Drug tests help athletes form healthy habits

CT asks: Should high school athletes be drug tested and should performance enhancing drugs be accepted in all sports?

Jack Anderson, Sports Editor

Professional athletes are role models. Kids look up to them for their ideals and lifestyle. Forming good habits when athletes are in high school is important, so they don’t fall victims to problems later in life. If they have the chance to play professionally, they are looked upon by millions of kids around the world.

One bad habit that can form in high school is drug use, which is why I believe high school athletes should be able to get drug tested.

First off, performance enhancing drugs are just plain cheating. They give athletes a competitive edge by allowing them to grow faster from their training when compared to other athletes within the sport. This could steal scholarships from athletes who deserve them.

“Use of synthetic human growth hormone among high school students more than doubled over the past year, from 5 to 11 percent, according to a survey released last month by the Partnership for Drug-Free Kids,” said U.S. News writer Alexandra Pannoni.

This shows that this is a growing problem within high schools. Doing drug tests will prevent this problem from growing out of control now rather than later when it could become a big one.

Teens who participate in athletics and take drugs may throw away a promising athletic career because of a drug addiction. This can be shown in the former NBA player Chris Herren, who started doing drugs when he was 18 when he experimented with cocaine, though his hard usage of the drug didn’t start until college and the NBA.

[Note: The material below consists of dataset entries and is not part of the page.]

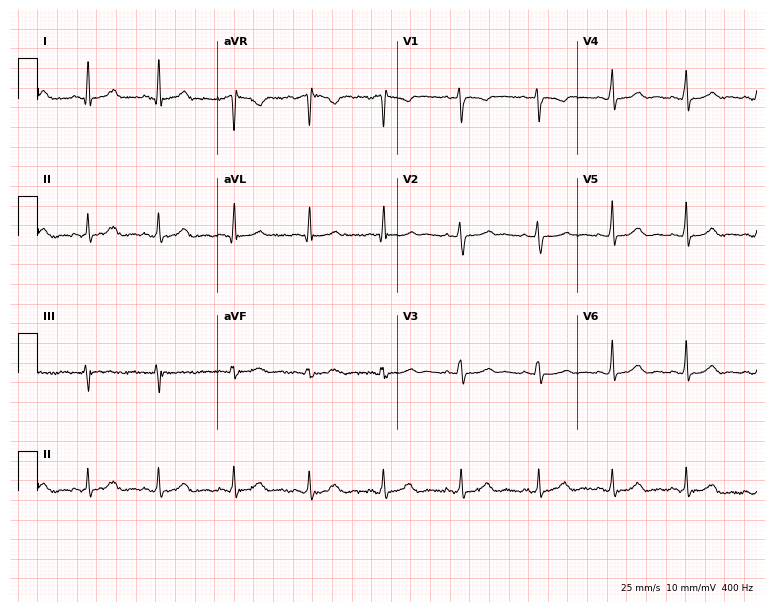
12-lead ECG from a 30-year-old female patient (7.3-second recording at 400 Hz). Recorded interpretation: within normal limits.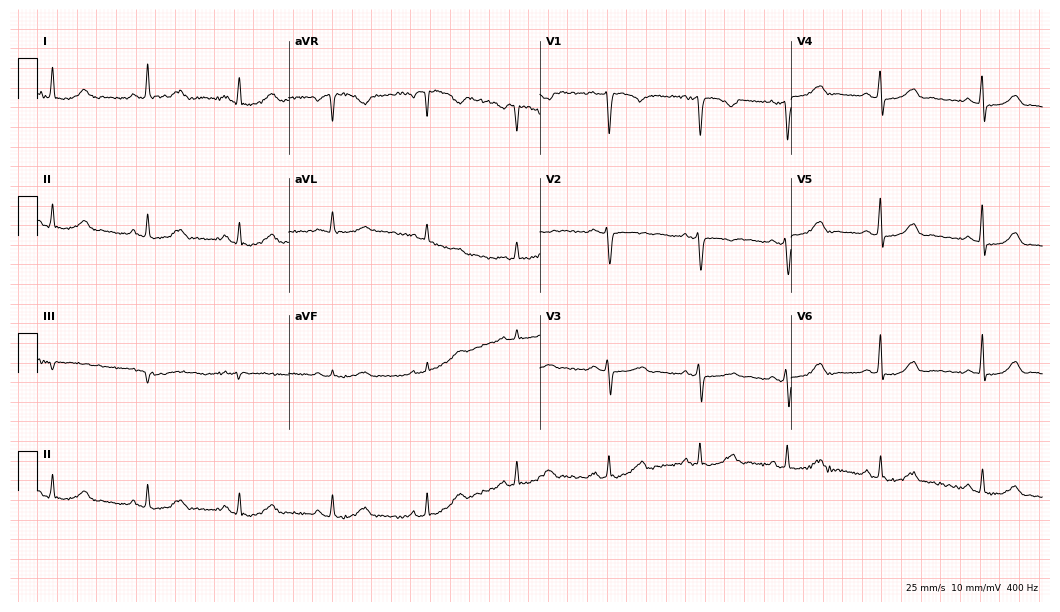
12-lead ECG from a 49-year-old female patient. Labelled as a normal ECG.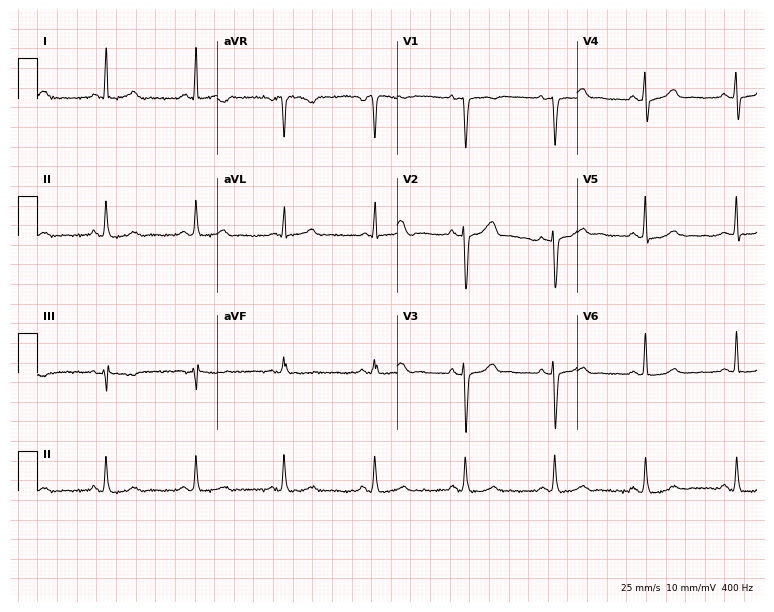
Electrocardiogram, a 41-year-old female patient. Of the six screened findings (first-degree AV block, right bundle branch block, left bundle branch block, sinus bradycardia, atrial fibrillation, sinus tachycardia), none is recorded. Findings outside these six are not listed.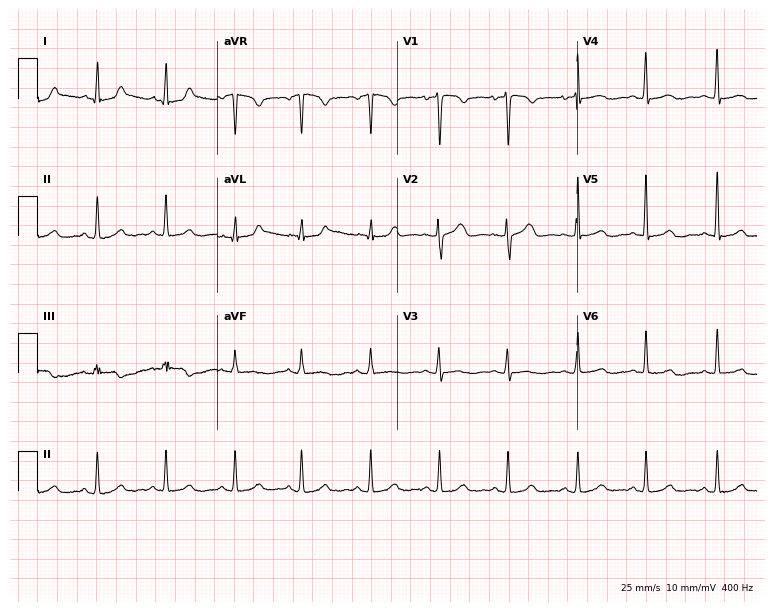
Standard 12-lead ECG recorded from a 43-year-old female patient (7.3-second recording at 400 Hz). Read as a normal ECG.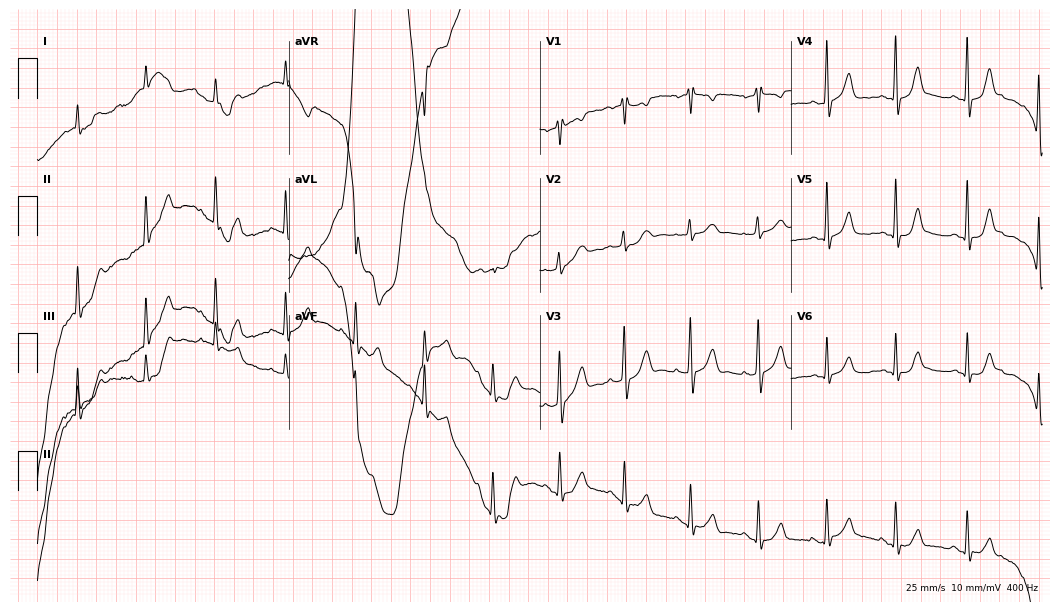
Electrocardiogram, a male patient, 60 years old. Of the six screened findings (first-degree AV block, right bundle branch block (RBBB), left bundle branch block (LBBB), sinus bradycardia, atrial fibrillation (AF), sinus tachycardia), none is recorded. Findings outside these six are not listed.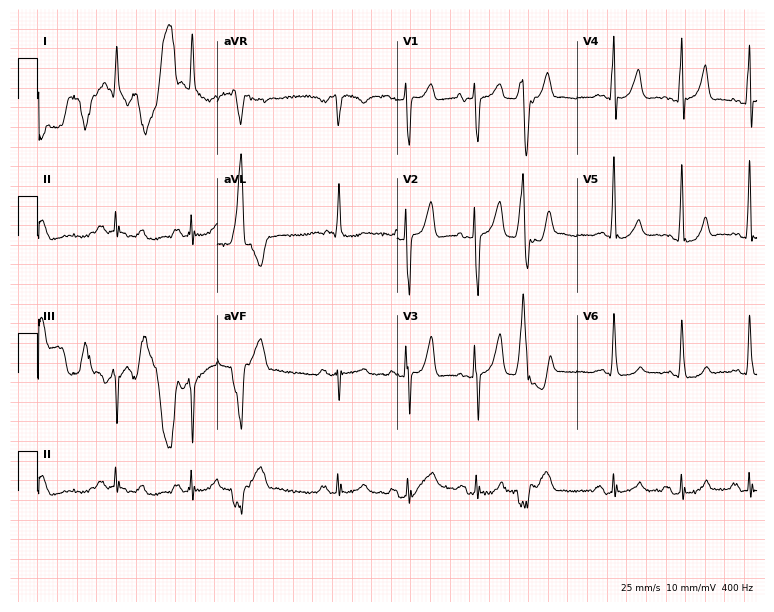
ECG — a 60-year-old male. Labelled as a normal ECG.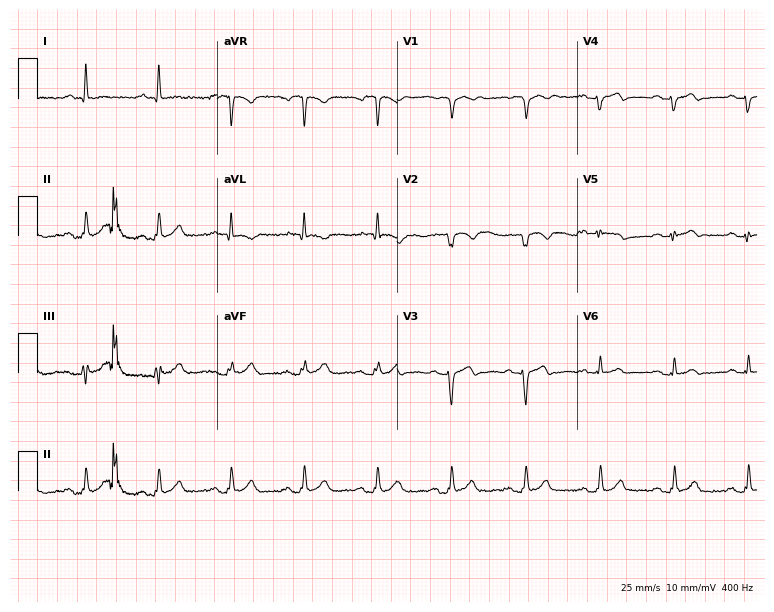
Standard 12-lead ECG recorded from a male, 81 years old. None of these six findings is recorded: first-degree AV block, right bundle branch block (RBBB), left bundle branch block (LBBB), sinus bradycardia, atrial fibrillation (AF), sinus tachycardia.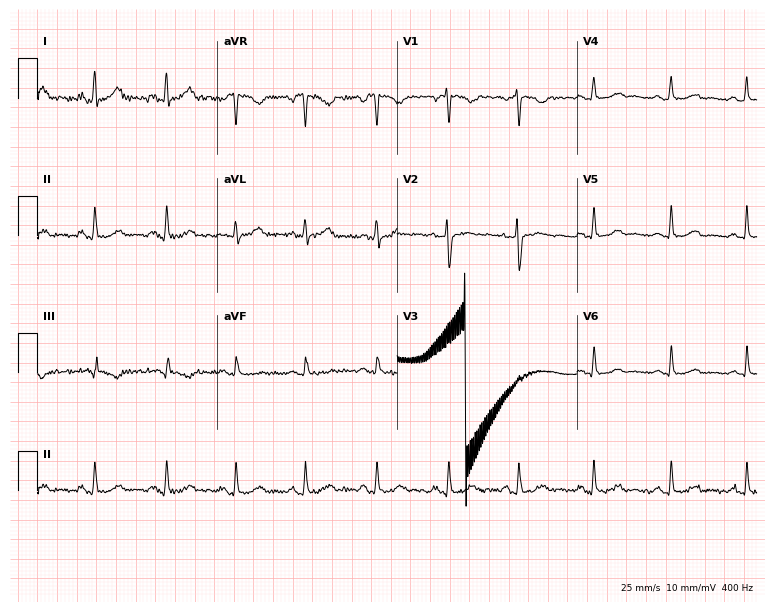
Electrocardiogram, a woman, 29 years old. Of the six screened findings (first-degree AV block, right bundle branch block (RBBB), left bundle branch block (LBBB), sinus bradycardia, atrial fibrillation (AF), sinus tachycardia), none is recorded.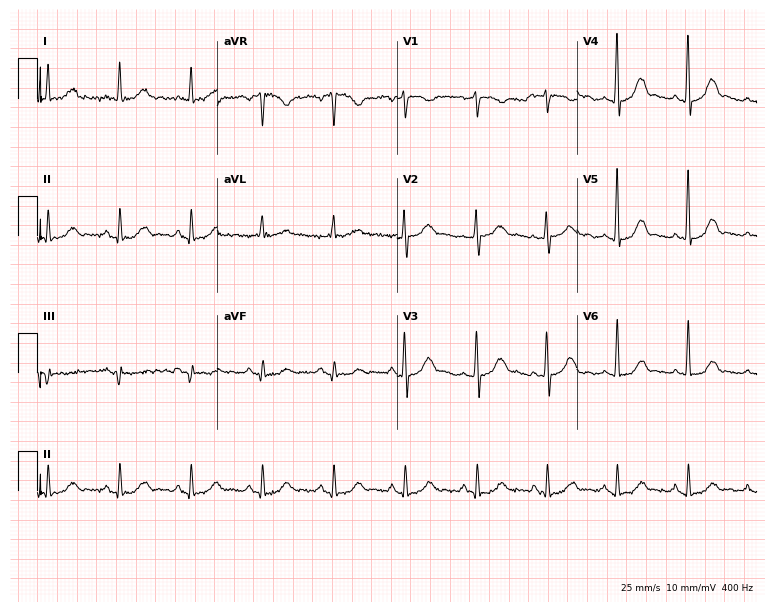
12-lead ECG (7.3-second recording at 400 Hz) from a 57-year-old female. Labelled as a normal ECG.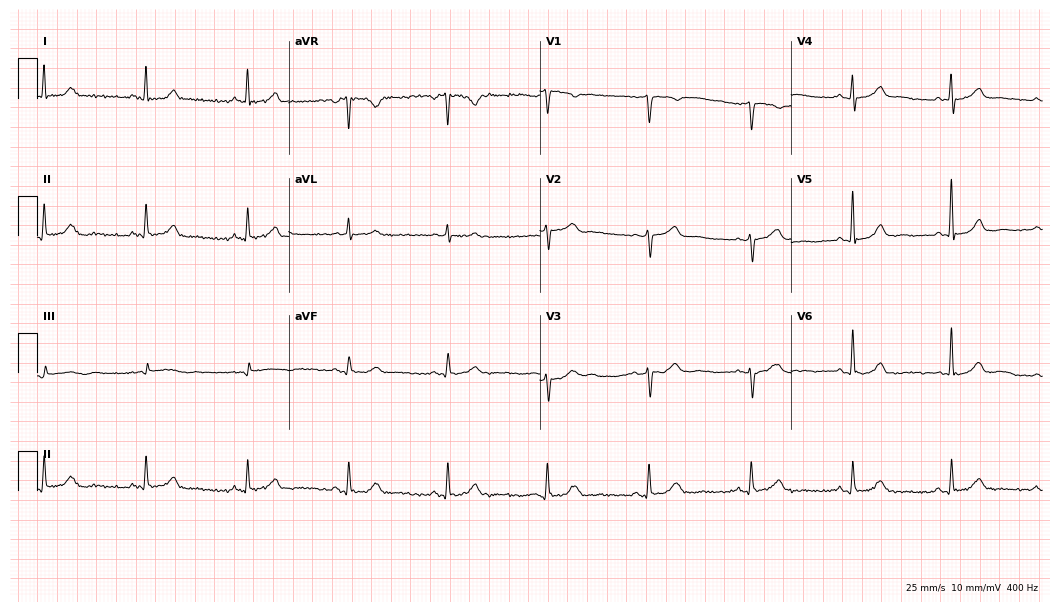
ECG (10.2-second recording at 400 Hz) — a female, 65 years old. Screened for six findings — first-degree AV block, right bundle branch block, left bundle branch block, sinus bradycardia, atrial fibrillation, sinus tachycardia — none is recorded.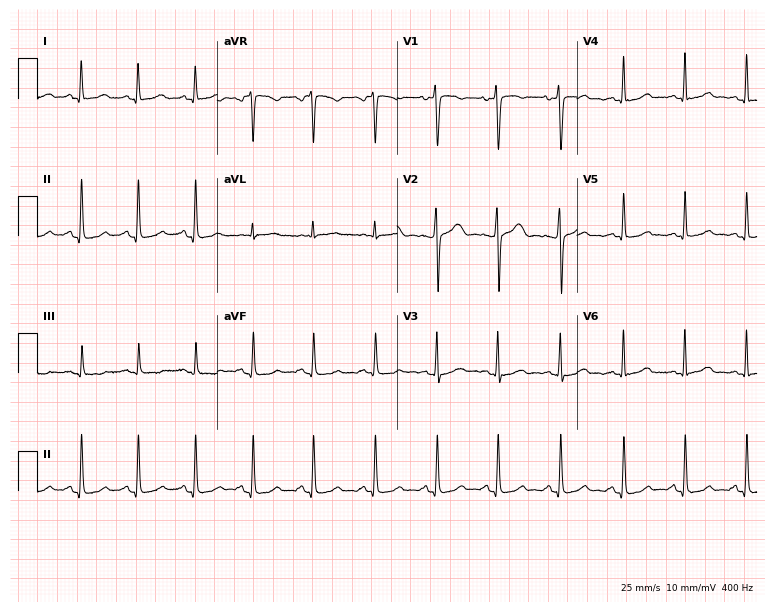
ECG (7.3-second recording at 400 Hz) — a 28-year-old woman. Screened for six findings — first-degree AV block, right bundle branch block (RBBB), left bundle branch block (LBBB), sinus bradycardia, atrial fibrillation (AF), sinus tachycardia — none is recorded. Only these six findings were labelled.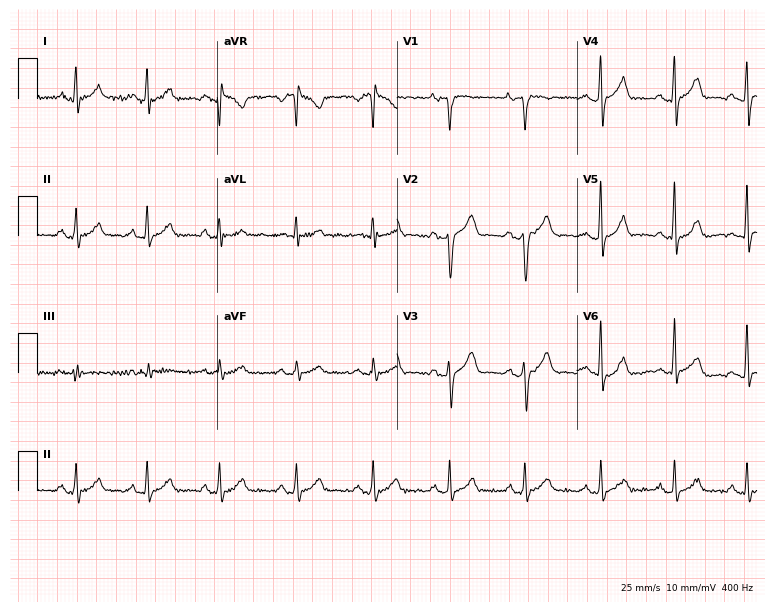
12-lead ECG from a female patient, 18 years old (7.3-second recording at 400 Hz). No first-degree AV block, right bundle branch block (RBBB), left bundle branch block (LBBB), sinus bradycardia, atrial fibrillation (AF) or sinus tachycardia recorded for this tracing. Only these six findings were labelled.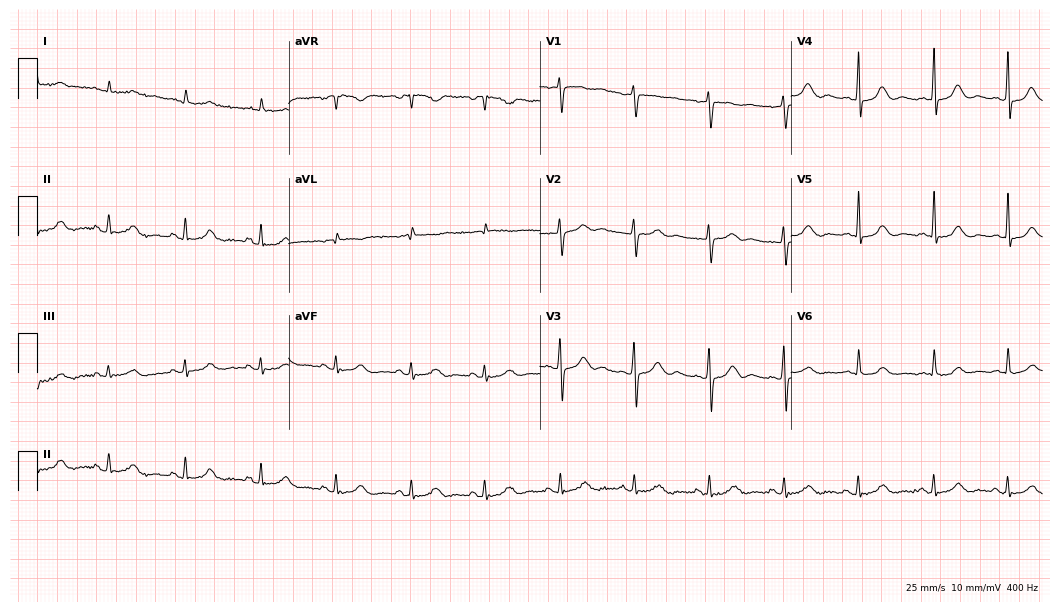
Resting 12-lead electrocardiogram. Patient: a female, 64 years old. Read as a normal ECG.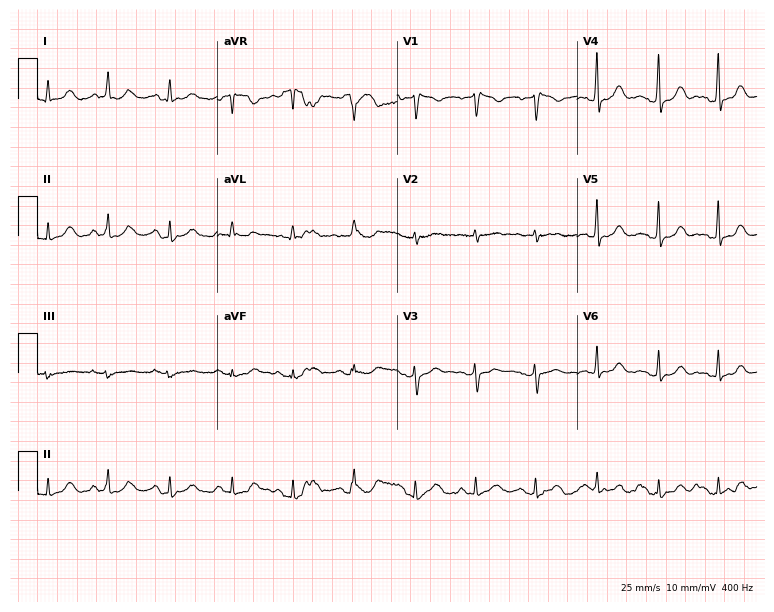
Resting 12-lead electrocardiogram. Patient: a female, 50 years old. Read as a normal ECG.

“Instead [of playing in the Celtics game], he stood in full uniform outside the Fleet Center in the pouring rain, waiting on a dealer just moments before the game,” reports CNN. “Herren shot heroin into his veins before his mother’s funeral, bailed on his wife and newborn son in the hospital to get drunk and even had to be brought back to life once after an overdose.”

Herren admits that his drug problem ruined his basketball career.

“Addiction is rock bottom,” Herren said. “I had 14 years of rock bottom.”

Athletes can throw away their careers with one drug use as they will get addicted later on, which is why it would be good to drug test them now in high school, to prevent them from throwing away their future later in college or the pros.

Overall, student athletes should be drug tested because performance enhancing drugs are cheating. Student athletes who take drugs could steal scholarships from actual hard-working students, and illegal drugs can throw away promising careers of athletes if they get addicted.

If we don’t enforce good habits now early in their careers, then this will lead to bad habits down the road. Do you really want your kids looking up to an athlete who shoots heroin and uses steroids?